[…] символическое насилие выводится из особой логики символического […] — из таких явлений, как обращение, непрестанная обратимость отдаривания и, наоборот, захват власти путем одностороннего одаривания […]. Первобытный символический процесс не знает бескорыстного дара, ему известны лишь дар-вызов и обращение обменов. Когда эта обратимость нарушается (именно в силу возможности одностороннего одаривания, каковая предполагает возможность накопления и одностороннего перемещения ценностей), то собственно символическое отношение гибнет и возникает власть; в дальнейшем она лишь развертывается в экономическом механизме договора (наст. изд., с. 96).
Здесь видна вся сложность бодрийяровского понятия «символическое». Оно является социальной характеристикой, особым типом социального действия — и этим сразу отличается от лакановского термина «символическое», обозначающего определенный регистр психической деятельности (при том что два других, коррелятивных термина — «реальное» и «воображаемое» — употребляются у Бодрийяра в достаточно точном лакановском смысле). С другой стороны, оно отличается и от того смысла, в котором Леви-Стросе пишет об «эффективности символов», имея в виду символы, санкционированные социальной инстанцией, структурами коллективного сознания («Фактически символическое просто принижается до воображаемого», — негодует по его адресу Бодрийяр. — наст. изд., с. 244).
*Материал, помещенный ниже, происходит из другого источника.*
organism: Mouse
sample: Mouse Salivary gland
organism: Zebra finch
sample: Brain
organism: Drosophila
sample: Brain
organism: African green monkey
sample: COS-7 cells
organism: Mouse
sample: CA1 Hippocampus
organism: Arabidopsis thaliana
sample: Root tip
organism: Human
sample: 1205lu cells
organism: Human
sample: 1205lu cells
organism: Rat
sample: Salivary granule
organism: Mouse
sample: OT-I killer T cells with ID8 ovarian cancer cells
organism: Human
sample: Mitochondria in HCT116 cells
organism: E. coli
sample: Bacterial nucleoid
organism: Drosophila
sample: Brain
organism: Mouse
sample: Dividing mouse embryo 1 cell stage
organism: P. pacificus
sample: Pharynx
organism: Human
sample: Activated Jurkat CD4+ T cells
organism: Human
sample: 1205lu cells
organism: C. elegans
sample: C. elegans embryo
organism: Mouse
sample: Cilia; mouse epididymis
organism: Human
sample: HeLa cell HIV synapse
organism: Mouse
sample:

Символическое — это особая неустойчивая, конфликтная, еще-не-обретшая формы стадия знаковой деятельности, где обращению (в обоих смыслах этого русского слова, соответствующих французским circulation и rйversion, то есть «непрерывное движение» и «обратный, возвратный ход») еще не поставлены препоны типа власти, цензуры, принципа реальности:
В первобытных культурах знаки открыто циркулируют по всей протяженности «вещей», в них еще не «выпало в осадок» означаемое, а потому у них и нет никакого основания или истинного смысла (наст. изд., с. 180).
Когда свободная «циркуляция» знаков закупоривается, то образуются «тромбы», сгустки власти, возникают феномены накопления и ценности . [40] Valeur — один из универсальных терминов, который у Бодрийяра (как, впрочем, уже и у Соссюра) работает в разных семантических полях: это и «стоимость» в Экономикс, и «ценность» в философии, и «значимость» или «смысл» в применении к языку, и даже «эффект» в эстетических конструкциях, таких как живопись… По-русски нет термина, — который был бы «общим эквивалентом» всех этих значений; в переводе данной книги, чтобы хоть как-то отметить их непрерывный взаимопереход, иногда приходилось использовать искусственные гибридные образования — например, «смысловая ценность».
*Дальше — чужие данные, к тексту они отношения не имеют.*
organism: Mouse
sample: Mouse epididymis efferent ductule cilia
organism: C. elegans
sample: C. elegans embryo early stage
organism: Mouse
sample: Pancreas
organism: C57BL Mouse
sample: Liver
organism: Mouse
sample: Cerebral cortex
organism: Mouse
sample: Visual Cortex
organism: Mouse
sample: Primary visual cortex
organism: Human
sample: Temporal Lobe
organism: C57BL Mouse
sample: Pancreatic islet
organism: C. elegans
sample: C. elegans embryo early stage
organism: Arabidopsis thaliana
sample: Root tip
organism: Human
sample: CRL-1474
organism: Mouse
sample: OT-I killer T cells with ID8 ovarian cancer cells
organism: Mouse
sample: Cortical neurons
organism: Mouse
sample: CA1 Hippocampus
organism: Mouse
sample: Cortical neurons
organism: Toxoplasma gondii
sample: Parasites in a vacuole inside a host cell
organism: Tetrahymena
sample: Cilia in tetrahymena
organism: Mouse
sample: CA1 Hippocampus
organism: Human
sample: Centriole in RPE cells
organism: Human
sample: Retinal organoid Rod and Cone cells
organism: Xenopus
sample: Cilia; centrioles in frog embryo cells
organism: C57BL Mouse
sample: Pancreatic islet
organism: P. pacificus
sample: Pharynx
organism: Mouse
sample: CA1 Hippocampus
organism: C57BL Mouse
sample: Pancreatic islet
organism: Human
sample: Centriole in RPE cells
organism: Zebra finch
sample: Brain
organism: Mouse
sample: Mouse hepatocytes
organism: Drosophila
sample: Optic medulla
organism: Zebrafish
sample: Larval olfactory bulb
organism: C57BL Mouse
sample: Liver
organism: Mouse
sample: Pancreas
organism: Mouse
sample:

В этот момент «символическое отношение гибнет»; его механизмы корыстно-односторонне используются властью, социальной инстанцией, своими дарами она блокирует возможность ответного дара, включая высший дар, дарование жизни: «[…] власть, вопреки бытующим представлениям, — это вовсе не власть предавать смерти, а как раз наоборот — власть оставлять жизнь рабу, который не имеет права ее отдать» (наст. изд., с. 101–102). Сталкиваются два темпоральных механизма обмена: время свободного, неограниченного, хотя и ритмизированного «обращения» слов, поступков, даров и т. д., и отрицательная темпоральность остановленного времени, закупоренного обмена. А при современном, третьем порядке симулякров образуется еще и третья темпоральность, связанная с новейшим вариантом инстанции власти, — безразличная циркуляция симулятивных знаков, очищенных не только от референциальной привязки, но и от личностной «инвестиции». Это «прохладная» (Бодрийяр пользуется английским словом cool) манипуляционная деятельность, не чреватая более страстями, вызовом и риском; примером ее может служить манипулирование потребительскими вещами или же механизм современной моды:
[…] мода являет собой то уже достигнутое состояние ускоренно-безграничной циркуляции, поточно-повторяющейся комбинаторики знаков, которое соответствует сиюминутно-подвижному равновесию плавающих валют. В ней все культуры, все знаковые системы обмениваются, комбинируются, контаминируются, образуют недолговечные равновесия, чья форма быстро распадается, а смысл их не заключается ни в чем. Мода — это стадия чистой спекуляции в области знаков, где нет никакого императива когерентности или референтности, так же как у плавающих валют нет никакого устойчивого паритета или конвертируемости в золото; для моды (а в скором будущем, вероятно, и для экономики) из такой недетерминированности вытекает характерная цикличность и повторяемость, в то время как из детерминированности (знаков или же производства) следует непрерывный линейный порядок (наст. изд., с. 176).